Alles darüber hinaus ist vom Inkasso via Rechnungen nachzuweisen bzw. ein Verstoß gegen die Schadensminderungspflicht.

So Dinge wie das Rückbuchen von Abo-Verträgen (Mobilfunk) ist zudem auch aus anderem Blickwinkel völliger Unsinn gewesen. Der Vertr5ag kann ihr irgendwann wegen Zahlungsrückstand fristlos gekündigt werden und für die Restlaufzeit Schadensersatz verlangt werden (üblicherweise 50% der Grundgebühr). Alles vollkommen i.O. Telefonieren wird sie nicht mehr können.

Auch kann sie Schufa-Einträge nicht vermeiden und wird dann eventuell einige Kettenreaktionen auslösen (Dispo-Kündigung usw.)

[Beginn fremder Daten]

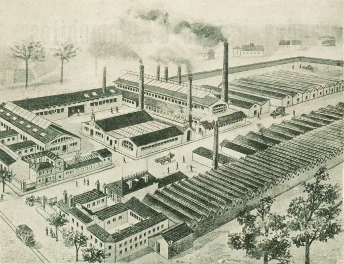 Les usines Panhard d'Ivry en 1900 (La Vie au Grand Air, 27 mai 1900)
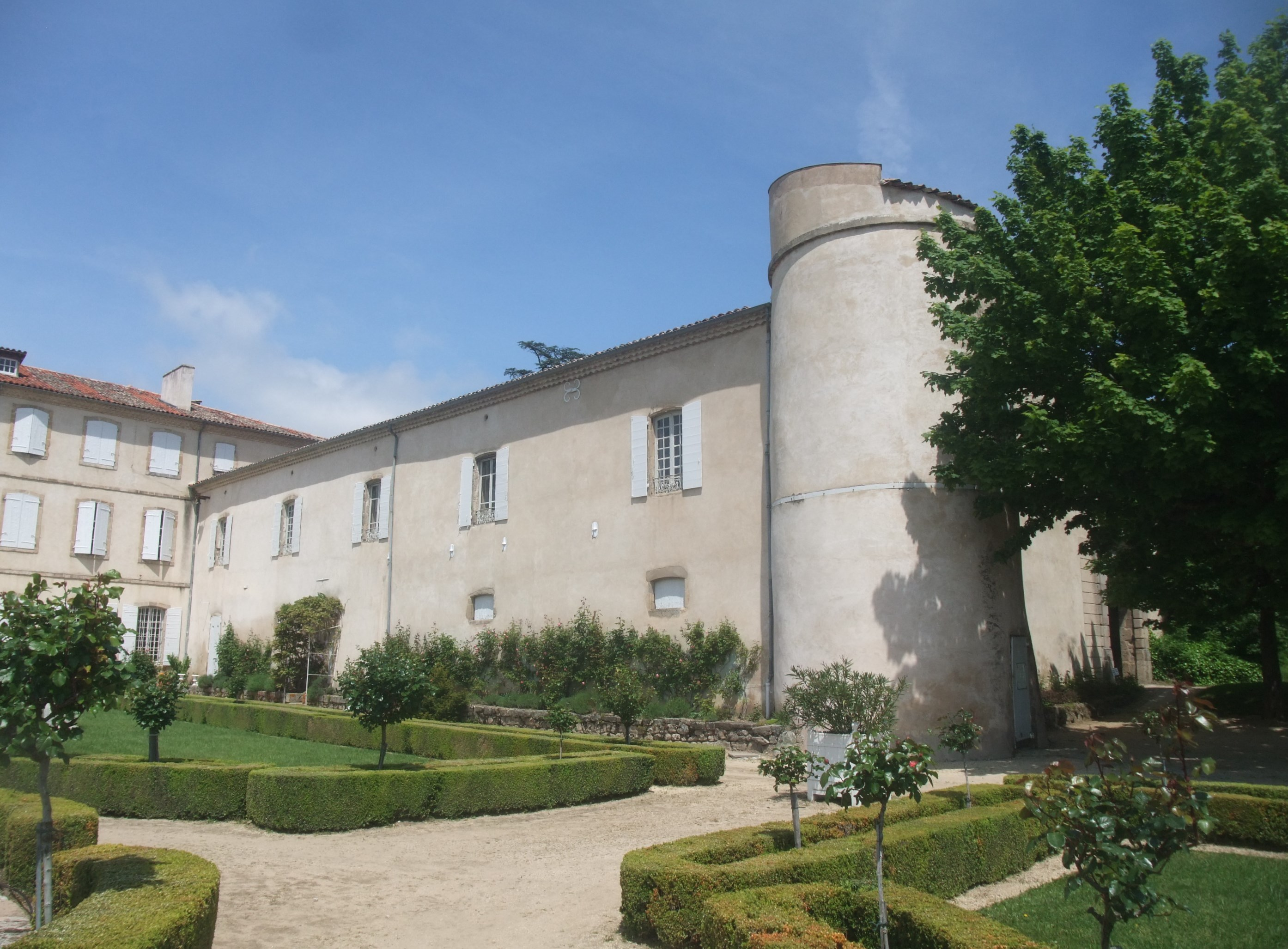 Savas Gourdan aile médiévale
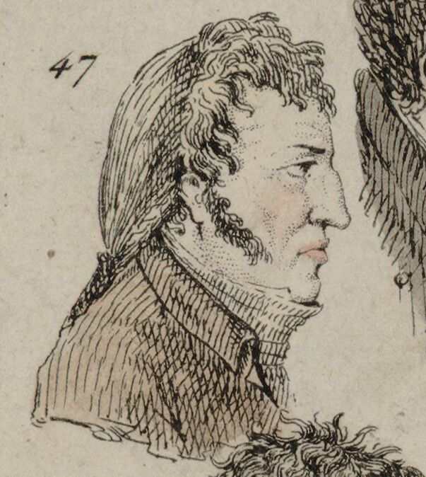 Pierre Guillemot (1759-1805)
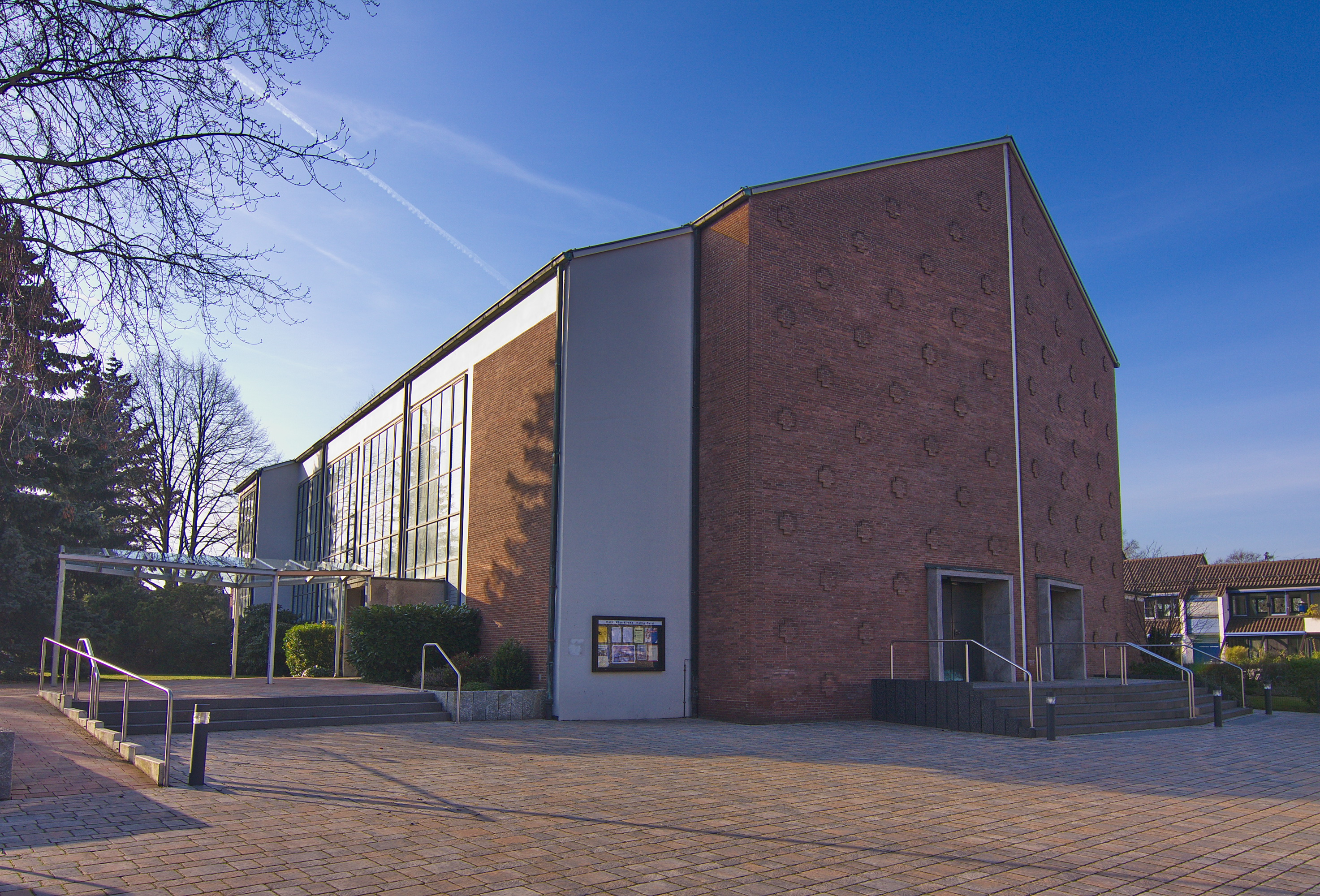 Heilig-Geist-Kirche in Bothfeld (Hannover), Niedersachsen, Deutschland
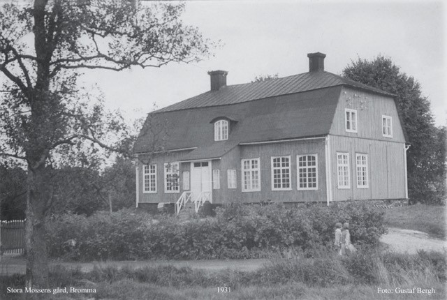 Stora Mossens gård, Bromma, Stockholm, 1931.Fotografi från norr, platsen är ungefär där Mossvägen idag möter Nyängsvägen, vid Mossplan. Trädet i förgrunden tillhör troligen den allé som ledde fram till gården och som kantade vägen vid nuvarande Stora Mossens backe, som gick upp från Gustav III:s Drottningholmsvägen. På bilden står de två sista trädparen i allén fortfarande kvar på den obebyggda tomten mellan Stavgårdsgatan och Mossvägen. Stora Mossens gård låg på den plats där nu Bromma gymnasiums aula ligger.
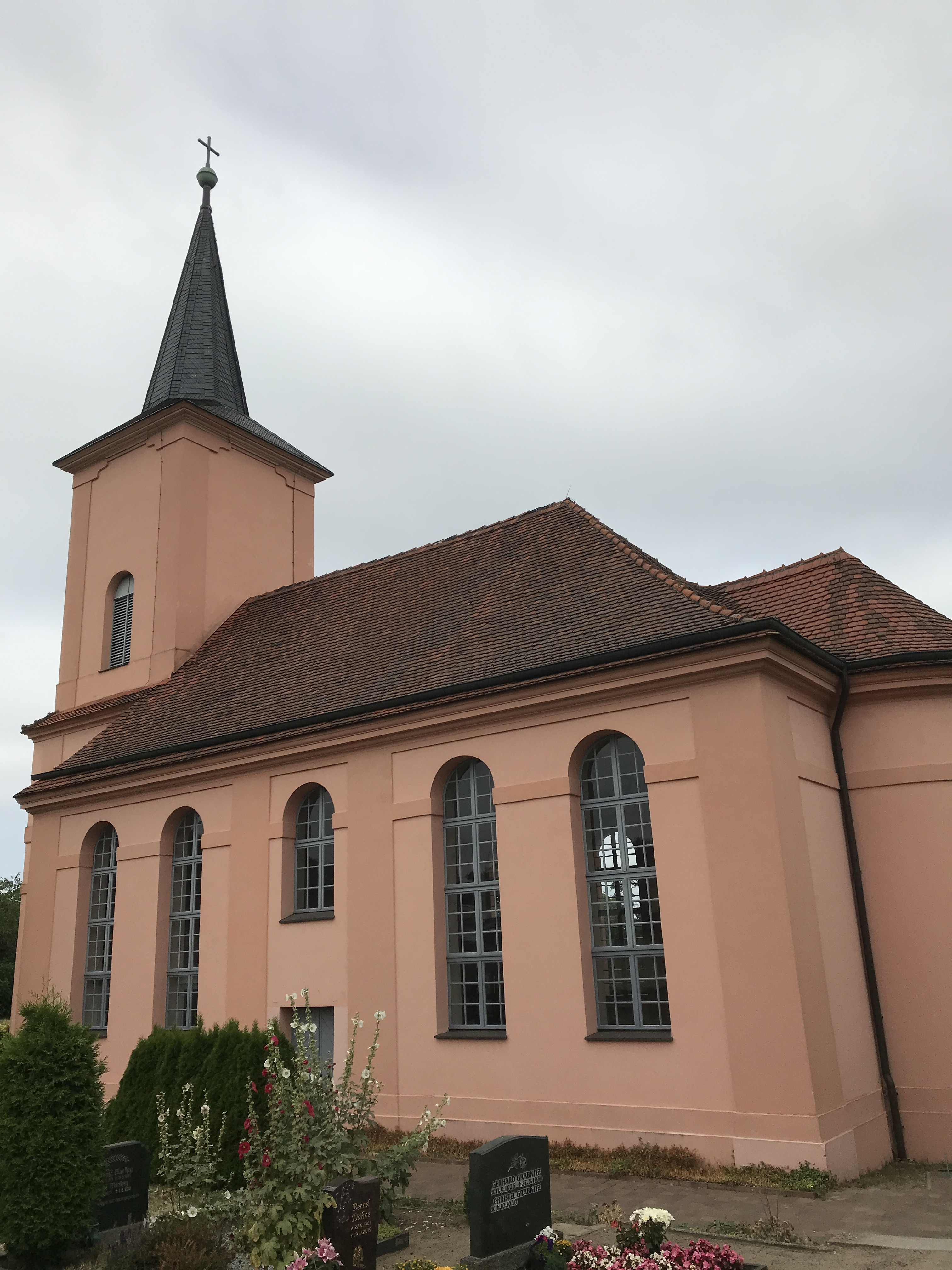 Die Dorfkirche Phöben ist eine Saalkirche aus dem Jahr 1758 in Werder (Havel). Im Innenraum stehen unter anderem eine polygonale Kanzel sowie eine Hufeisenempore.
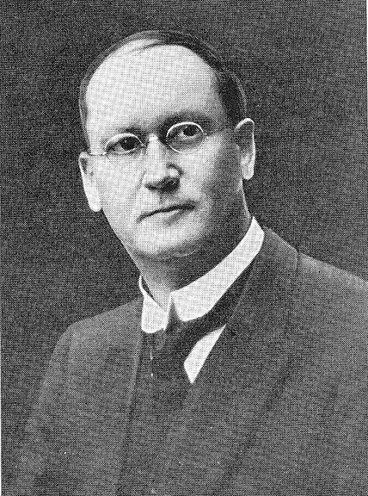 DF Malan in sy jonger jare
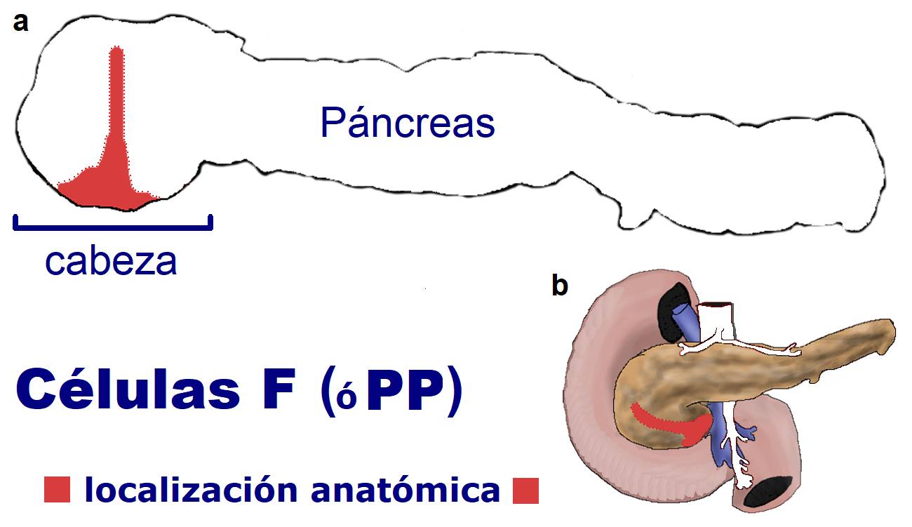 Figura 1 C. Análisis de la distribución de células PP, en páncreas humano entero. a_ Área restringida rica en células PP, en la cabeza del páncreas, ilustrada en rojo. b_ La misma región rica en células PP proyectada sobre el páncreas en posición anatómica (in vivo). La localización fue obtenida mediante el estudio microscópico de cortes sucesivos adyacentes de páncreas humano entero.
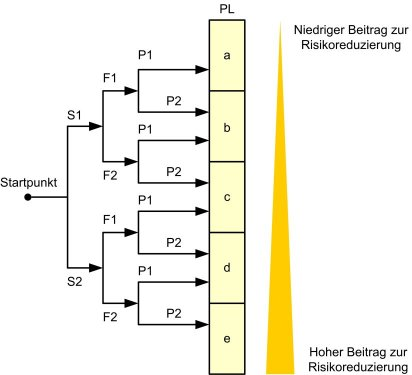 Risikograf
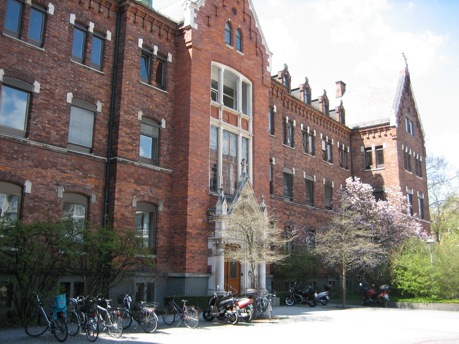 Diakonissenkrankenhaus Augsburg, Trakt mit der Kapelle im Krankenhaus
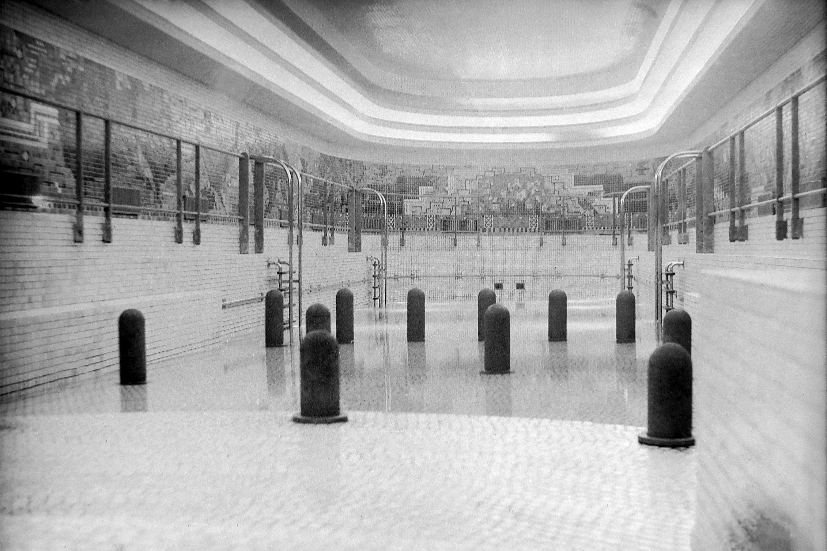 Piscine 1ère classe du paquebot Normandie
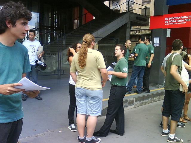 Integralistas brasileiros em panfletagem no MASP. São Paulo, SP.
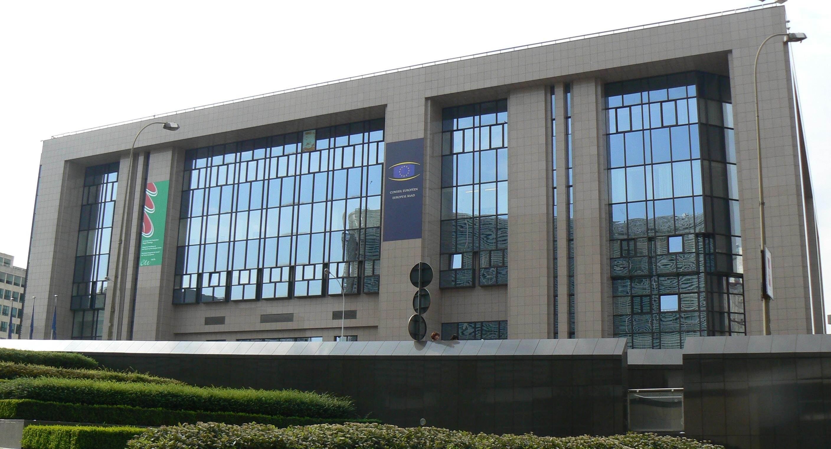 European council building in Brussels, rue de la Loi.
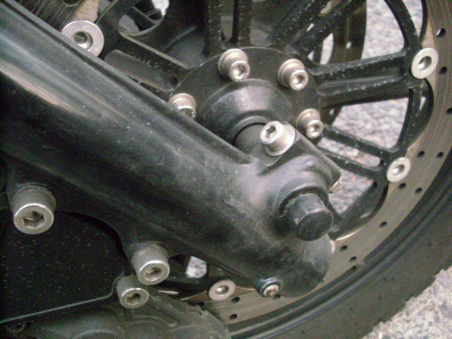 Kawasaki Z1300 アクスルシャフトのボルト1本
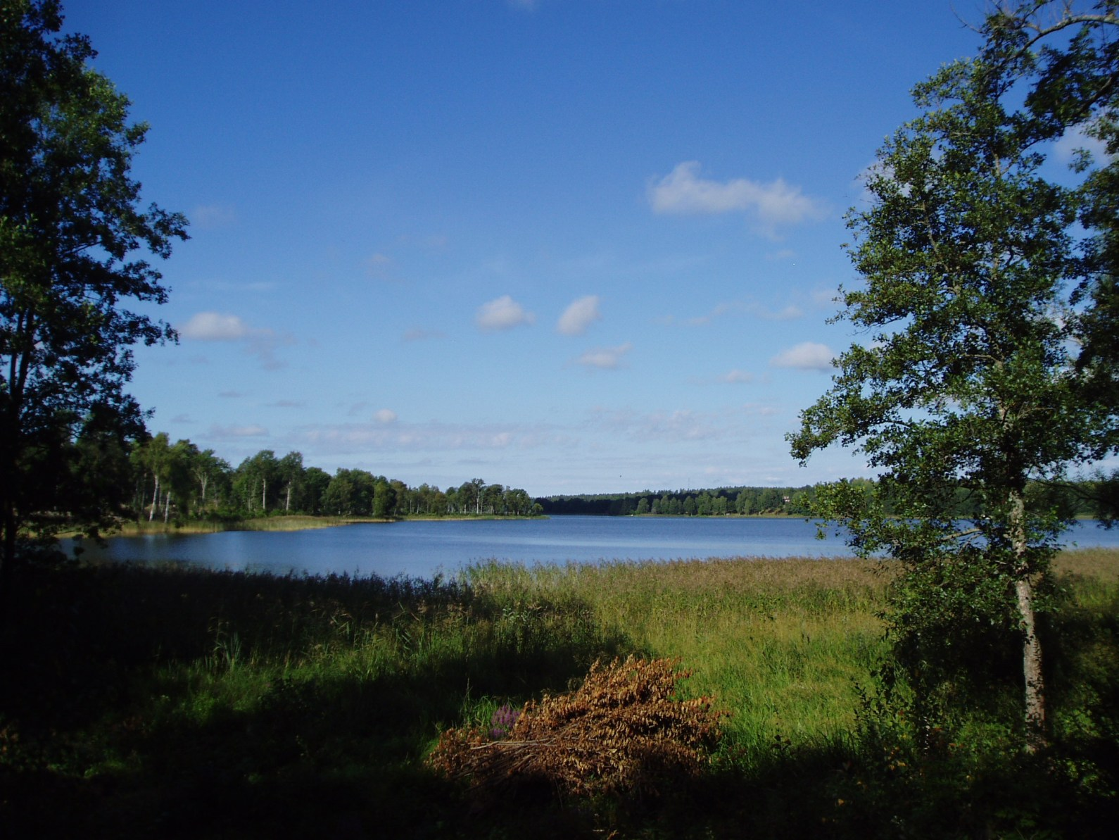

Strafrechtlich ist das ebenfalls eher wackelig. Zwar gab es bei ihr nicht von Anfang an den klaren VOrsatz, die Unternehmen um ihr Geld zu bringen. Wenn sie aber genau wusste, dass sie Geldprobleme hat und trotzdem fleißig geld ausgibt, was sie gar nicht hat, nennt man so etwas Eingehungsbetrug...

Kommen wir zu den Inkassokosten: Die sind vermeidbar. Das, was hier stattfindet (Inkasso ohne eigene Mahnung des Gläubigers) nennt man "Inkassoüberfall". Auch die Inkassofreundliche Literatur lehnt das weitestgehend ab und argumentiert, dass der Schuldner Inkassokosten in so einem Fall nicht zu erstatten hat. Das wäre aber der einzige Lichtblick.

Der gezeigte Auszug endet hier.